Wherein, n is number of samples, and m is the number of cluster, p_jIt is j-th of cluster centre,For one in local feature matrix c Element, | | | |_FFor the F normal forms of matrix, λ₁、λ₂、λ₃For three balance parameters, p (y_l|x_i；θ, w, c) for p (y | x_i；θ,w,c) L items, p (y | x_i；θ, w, c) it is the indicia distribution predicted；

Above-mentioned object function is optimized using gradient descent method, solves parameter θ, w and c.

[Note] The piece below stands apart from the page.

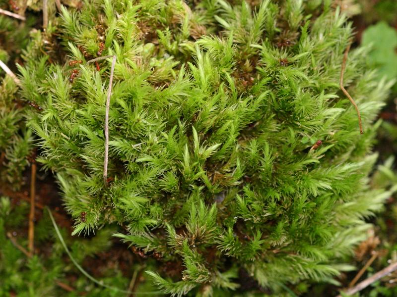 Sumpf-Streifensternmoos (Aulacomnium palustre)

4. method according to claim 3, it is characterised in that the detailed process of step 5 is：

It is as follows to establish output model：

<mrow> <mi>p</mi> <mrow> <mo>(</mo> <msub> <mi>y</mi> <mi>l</mi> </msub> <mo>|</mo> <msub> <mi>x</mi> <mi>i</mi> </msub> <mo>;</mo> <mi>&theta;</mi> <mo>,</mo> <mi>w</mi> <mo>,</mo> <mi>c</mi> <mo>)</mo> </mrow> <mo>=</mo> <mfrac> <mn>1</mn> <mi>Z</mi> </mfrac> <mi>exp</mi> <mrow> <mo>(</mo> <munder> <mi>&Sigma;</mi> <mrow> <mi>k</mi> <mn>1</mn> </mrow> </munder> <msub> <mi>&theta;</mi> <mrow> <mi>l</mi> <mo>,</mo> <mi>k</mi> <mn>1</mn> </mrow> </msub> <msubsup> <mi>x</mi> <mi>i</mi> <mrow> <mi>k</mi> <mn>1</mn> </mrow> </msubsup> <mo>+</mo> <munder> <mo>&Sigma;</mo> <mrow> <mi>k</mi> <mn>2</mn> </mrow> </munder> <msub> <mi>w</mi> <mrow> <mi>l</mi> <mo>,</mo> <mi>k</mi> <mn>2</mn> </mrow> </msub> <msubsup> <mi>c</mi> <mi>i</mi> <mrow> <mi>k</mi> <mn>2</mn> </mrow> </msubsup> <mo>)</mo> </mrow> </mrow>

θ_l,k1It is the row l column elements of kth 1 of primitive character coefficient matrix,It is example x_i1 primitive character of kth, w_l,k2It is office The row l column elements of kth 2 of portion's sample correlations characteristic coefficient matrix,It is example x_iFractional sample correlation vector kth 2 Individual element；

By the primitive character of test sample, local correlations feature, primitive character coefficient matrix, local correlations characteristic coefficient square Battle array is updated in output model, and the emotion distribution to test sample is predicted；

It is Euclidean, S φ rensen, Squared respectively using the performance of six kinds of evaluation index alignment marks Distribution Algorithms χ², K-L, Intersection and Fidelity.